JOURNAL
Weird ramblings and rants.
11/06/2025
Is nostalgia a mercy? Everything feels different to before. Maybe because I’m an adult and I lack a childs perspective or Maybe because I always look back to my life, good or bad, with nostalgia? Nostalgia is a LIAR but yet, I never seem to learn from it. I look back and yearn and hate my life then the next year I look back, yearn and hate my life. I miss the past and live in fear because I don’t believe I’ll make it past the present. I’ve done it though. Time and time again, I hold this unwavering faith in myself that only shows up when I hit rock bottom. I call it my reserve confidence. So deep down, although it feels like I’ll never make it past today, I always do. That’s why nostalgia is a fucking liar. It coerces me to forget the hardship and believe life is easy but perhaps, this is our way of coping. Nothing in life goes our way so our mind compensates by giving us a version that is true to some extent but cheekily leaves out key parts, to cope, to make life seem liveable not survivable. Is it nostalgia that makes me forget? It’s not fair that I forget but my body lives with the residue. I see it in the way I walk and talk but couldn’t even tell you why I am the way I am.
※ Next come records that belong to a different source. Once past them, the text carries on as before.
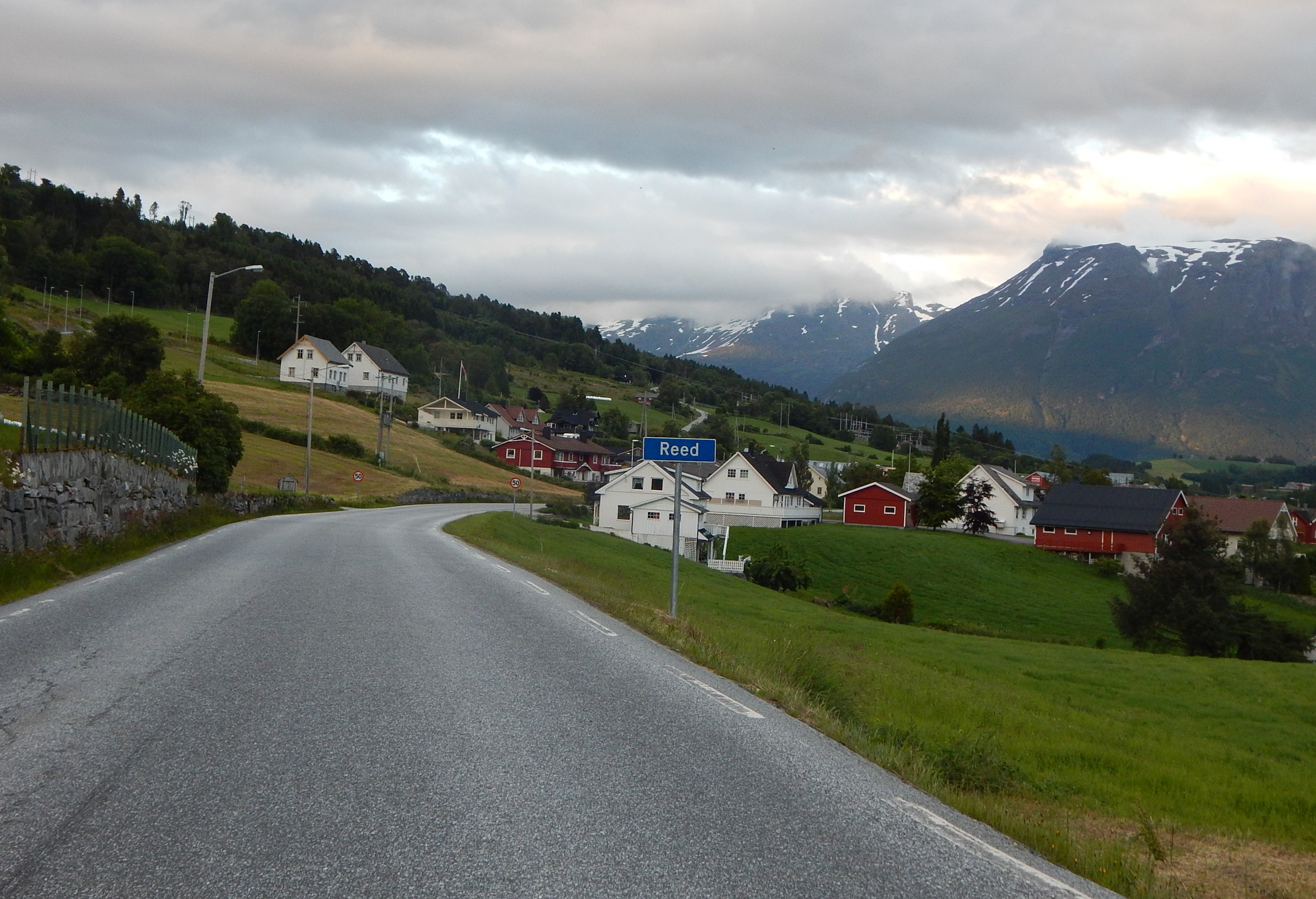 E39 gjennom Reed i Gloppen
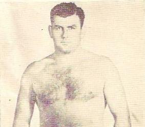 "Toar" Morgan en une du magazine de catch Toar Morgan Fan Club de 1950.
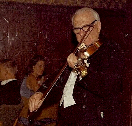 The fiddlemaker John G Helland playing at a privat party in Skien in 1970 John G Helland underholder i et privat selskap i Skien i 1970
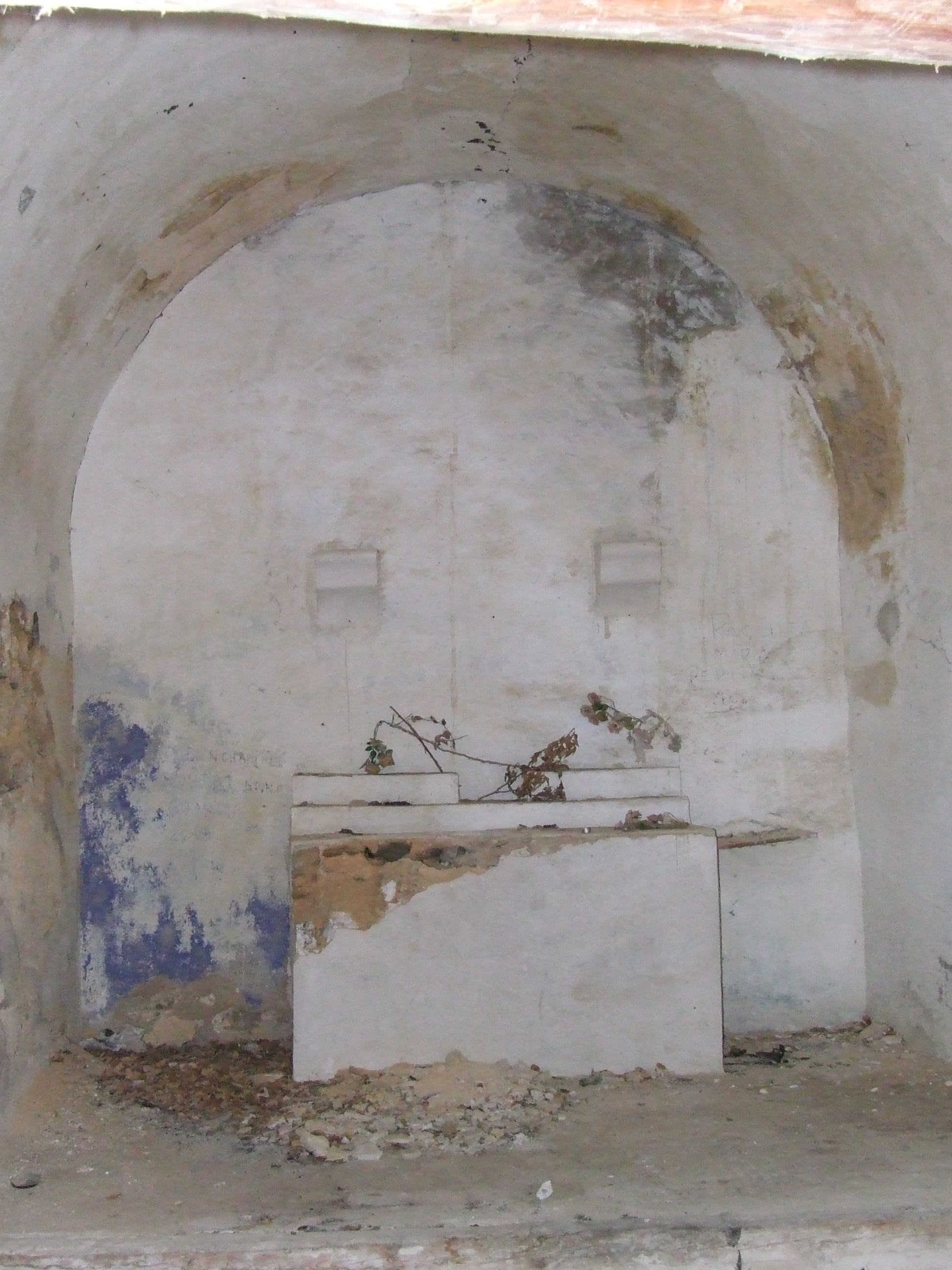 Sant Miquel d'Herba-savina (Hortoneda de la Conca, Conca de Dalt, Pallars Jussà)
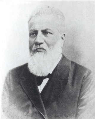 Стефан Михайлович Сольский, киевский городской голова в 1887—1900 годах, заслуженный ординарный профессор Киевской духовной академии.

I love you nostalgia but why? Why me? I am a fragmented person hoping one day I shall be whole again. That maybe life will be the way it was. And now we’re going in circles, because I don’t even remember what life was. Is the image I hold in my brain true? What does it feel like when you betray yourself? Is it fair to be a human? If I knew, would I get back up. When you feel like someone so capable and fine but simultaneously, you’re someone who can’t function in this world but you stop just short of extreme so it isn’t serious. Pain doesn’t register to others unless it’s catastrophic. But who am I to blame others? Many of the living are vague and adrift too, it isn’t a failing unique to the departed and unfortunately, I cannot speak since everyone struggles. You lock yourself in the house but it’s fine because at least it isn’t your room. You barely eat but it’s fine since you are eating sometimes. This is my way of coping alone, without anyone knowing because if they asked me what was wrong, I’d go silent since I don’t know. What do I know? All I know is collapse and get back up.
02/06/2025
I think unless I truly mean what it learns to love. To be with another person and to exist within their realm. To not shrink in their presence and to not swallow half of my words before my lips even part- I can’t live with another. I can’t because it would be torture to try and understand another person when I am yet to understand myself. But that’s the problem. We’re ever evolving and ever learning so I’ll never truly know myself so how do I expect to know another. And I know that I’ll be the one to bend and contort to accommodate that person’s needs even if they don’t ask since I only know love by disappearance. Im so tired of self-erasure
I shall reach my end,
glad of life
and glad of death.
For we rejoice
once we rejoin
the earth to which we shall return.
We shall entangle with the roots,
we shall dance with the worms,
rejoicing at death’s arrival
for life is only sweet
Since death
is guaranteed
26/05/2025
Am I the Banana Tree, which dies only after bearing fruit? Will I finally recognise myself as I am resolved in Earth once more, glad of my death and glad of my life? Or am I more the citrus tree, blooming copiously in stress, which blooms one last time before all is seemingly lost? Will I recover once the burden fades? If I choose death, am I to experience an impassioned flowering before it arrives? Will I die, being sure of my contributions in this life? Will I die glad of my life, more glad than my death? Or would I rather be an apple tree? It crops depending on the type of year it’s having; and as its fruitfulness ebbs with time, it does so slowly, taking in the world it provided for and loved enough to remain for. If I am to die, let it be after giving, after blooming, after staying.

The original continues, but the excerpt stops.